My mom's had symptoms of FM since she was in high school, but wasn't diagnosed until she was 50. She's never had a crash either. Her energy has always been pretty good despite her constant battle with pain.

My grandfather was 'sickly' from the time he was an infant. He had terrible allergies and chemical sensitivities and difficulty holding down a full time job because he just never felt well. Because of this my grandmother worked outside the home from the time my mom and her siblings were little. Although I suspect she would have done so anyway because she was the most driven and hardest working person I've ever known.
 
Messages
11
Christopher,
Be sure to get a regular colon scope. I lost my husband from colon cancer ten years ago, he was only 36. I blame this virus on it. My son also has CFS, he is 17. I had him check for colon cancer when he was 15 and polops were found and removed. The doctor said we saved his life. I had to fight to get a doctor to give him one so young. They said he could get one ten years before his fathers was found. Which my son would be 24, he would have been dead from cancer if I had listened. Knowing you don't go by the "rules" with this illness "CFS", I knew to fight and the fighting is just begining.
Get checked!
 

antares4141

Senior Member
Messages
576
Location
Truth or consequences, nm
I should probably get one, ever since cfs onset 14 years ago I get these really sharp pains in the area of the colon. They last about 7 or 8 minutes and they are intense on the level of being kicked in the groan. But than they go away completely. They happen about 6 times a year I should keep track of it cause it's so strange. Lately I get woken up from a dead sleep with this pain it last's 7 minutes than I fall back to sleep. I don't have health ins and living off of savings still so I'm just going to have to take my chances till I am broke and can get insurance at a reasonable rate. Interesting link here states in the article that 5% of blood recipients go on to contract cfs.
http://niceguidelines.blogspot.com/2011/02/pace-trial-results-are-out-me-is-caused.html
You would think a statistic like that would get the attention of epidemiologist's. Also either this article or somewhere else on the website intimates the virus can be transmitted to monkeys. Just found it, haven't read over it well enough to see how they come to this conclusion or weather the site is reputable enough to take seriously. So many sites publish so much rubbish it takes a lot to convince me. One thing I like about main stream at least the things they do know are based on good science and scientific method, and peer reviewed literature from a respected institution.
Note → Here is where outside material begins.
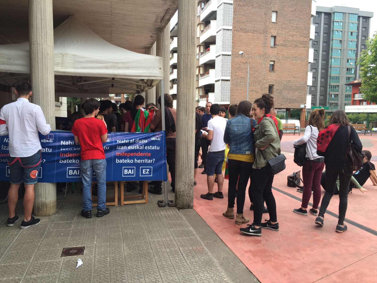 Gazteak bozkatzen Azpeitiako independentziari buruzko erreferendumean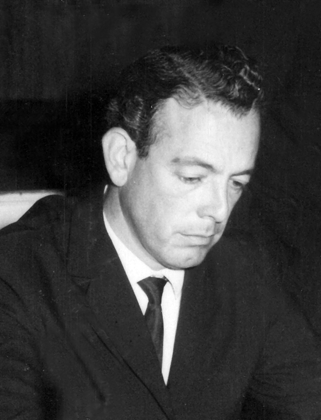 Fernando Cruz Pimentel, Prefeito de Avaré, São Paulo, Brasil década de 60 - 1º mandato

I have a love hate relationship with main stream, cause there seems to be one exception to this rule and that's when there is any liability involved, or ass covering to be done than they have all the integrity of a ferengi on deep space nine.
Robert Christ
 
Messages
59
It would be interesting with what some people are saying to have a poll of prevelance of autism, aspbergers and other autism spectrum disorders in our family tree if they are possible related ( as some believe that cfs is the female variant of autism)
 

Mog

Messages
91
Location
UK
I ticked "An immediate family member has mysterious fatigue but has not been diagnosed with ME/CFS" although it was actually referring to my maternal grandmother who died in 1990, which was 3 years before I came down with CFS, so I presume genetic predisposition in our case. It is only in retrospect, obviously, that I made the link. She suffered general ill-health from age 40 until her death in her early 80s, starting from a major bowel operation. But she had fatigue, unidentified muscle pains, malaise, probably ME symptoms. I have to say she got more medical attention from the NHS for her problems back then than I have ever done for mine. They did at least investigate her and try to help. So much for progress. My mother has just been diagnosed with Parkinsons at age 74. My best friend at the time I fell ill had had ME for about a year before me, after getting a stomach bug in Turkey, so I wonder if I contracted it from her? I used to think it was a coincidence that we both had it, but maybe not.